До Устюга нас везли на переменных, от станции до станции. На каждой станции нас ожидали готовые подводы, лошадь на двоих. В пути, чтобы заглушить тоску, мы, хотя были все трезвы (продажа вина была закрыта в начале войны), горланили песни, неуклюже шутили, беспричинно хохотали, словом, вели себя как ненормальные.

Пел до хрипоты и я, острил, притом довольно удачно, успешно смешил своих спутников. Этим отличался я и позже, когда ехали от Котласа до Ярославля и от Ярославля до Варшавы в теплушках. Смеяться мне, конечно, не очень хотелось, внутри точила, не давала покоя грусть, мысленно я был со своей любимой семьей, оставленной без всего и на подворье. Но как только я начинал что-нибудь рассказывать, мои спутники, не дожидаясь самой соли шутки или анекдота, разражались хохотом. Это меня подзуживало еще больше, и я становился неиссякаемым. Так мы всю дорогу заглушали в себе то, о чем было тяжело говорить.
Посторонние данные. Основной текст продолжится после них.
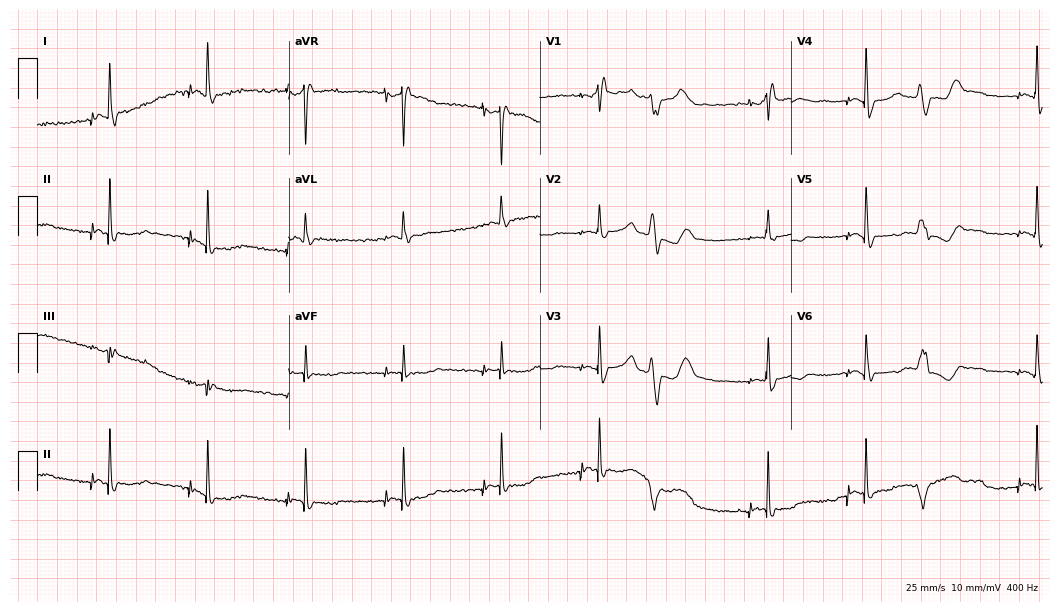
12-lead ECG (10.2-second recording at 400 Hz) from a 63-year-old male. Screened for six findings — first-degree AV block, right bundle branch block (RBBB), left bundle branch block (LBBB), sinus bradycardia, atrial fibrillation (AF), sinus tachycardia — none is recorded. Findings outside these six are not listed.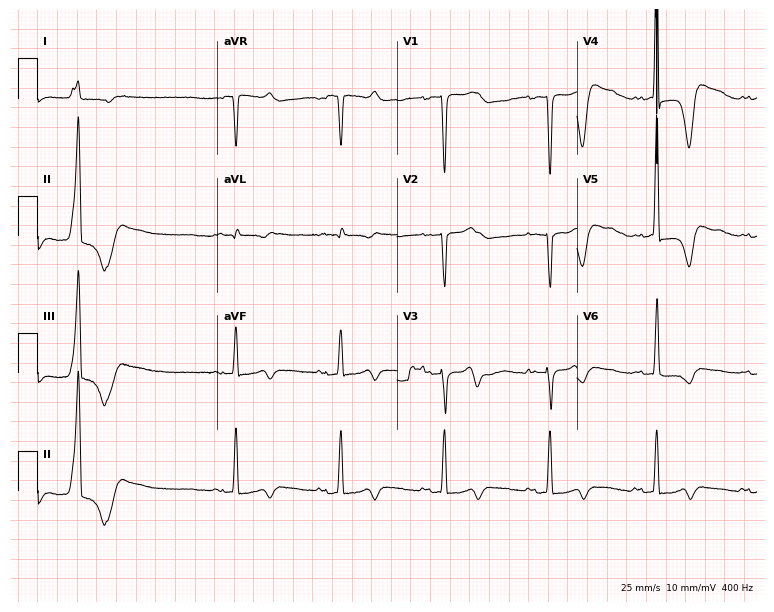
Standard 12-lead ECG recorded from a male patient, 85 years old. The tracing shows first-degree AV block.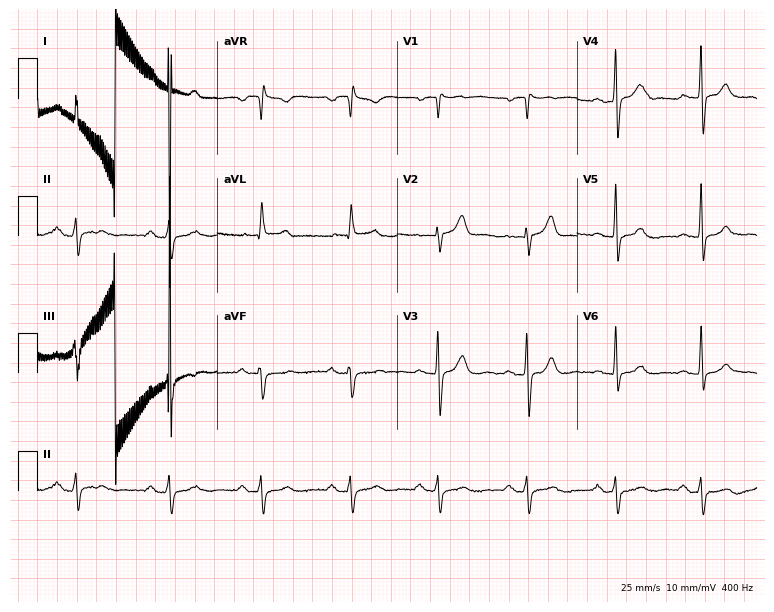
12-lead ECG (7.3-second recording at 400 Hz) from a 69-year-old male patient. Screened for six findings — first-degree AV block, right bundle branch block, left bundle branch block, sinus bradycardia, atrial fibrillation, sinus tachycardia — none is recorded. Only these six findings were labelled.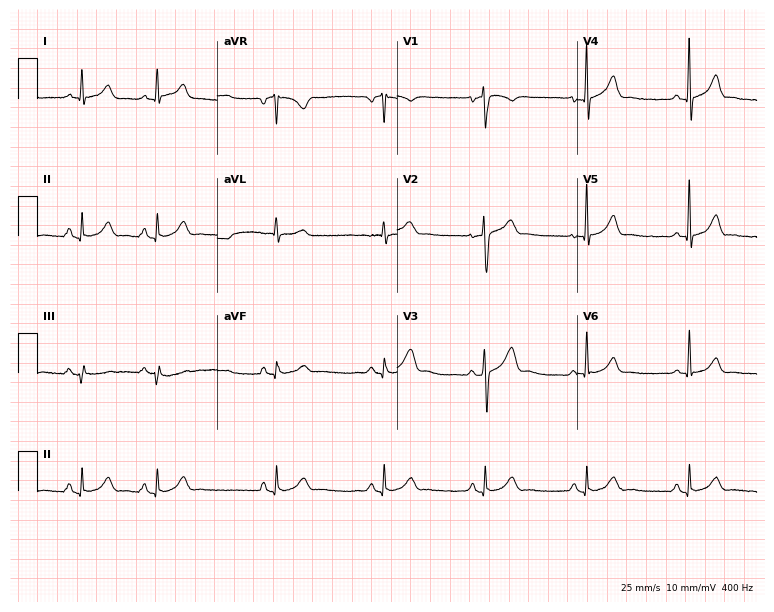
Standard 12-lead ECG recorded from a 54-year-old man. Read as a normal ECG.

Но про себя каждый думал тяжелую думу: придется ли вернуться домой и увидеть своих родных?

В Устюге была нам, конечно, врачебная комиссия, но она была только для формы: не браковали, если пришел без костылей. Видя это, я не стал и заявлять о своей ноге.

На дворе воинского присутствия воинский начальник сказал нам напутственную речь. Наверное, чтобы подбодрить и успокоить нас, он сказал, что вряд ли нам придется доехать до фронта: есть надежда, что скоро будет заключен мир. Нам, конечно, хотелось этому верить.

Выбрав свободное время, я пошел на квартиру к Шушкову. Он жил в Устюге после отбытия срока в тюрьме, занимался тем, что давал уроки на дому детям устюгских бар, а жена его учительствовала. Она была сестрой тогдашнего нашего нюксенского учителя Звозскова.

На мой мужицкий взгляд они жили неплохо: квартира была приличная, хорошо обставленная — словом, такая, в которой я не мог чувствовать себя свободно.

Шушков, узнав, что я еду на войну, стал говорить, что эта война для нас, русских, является освободительной от немецкого засилья.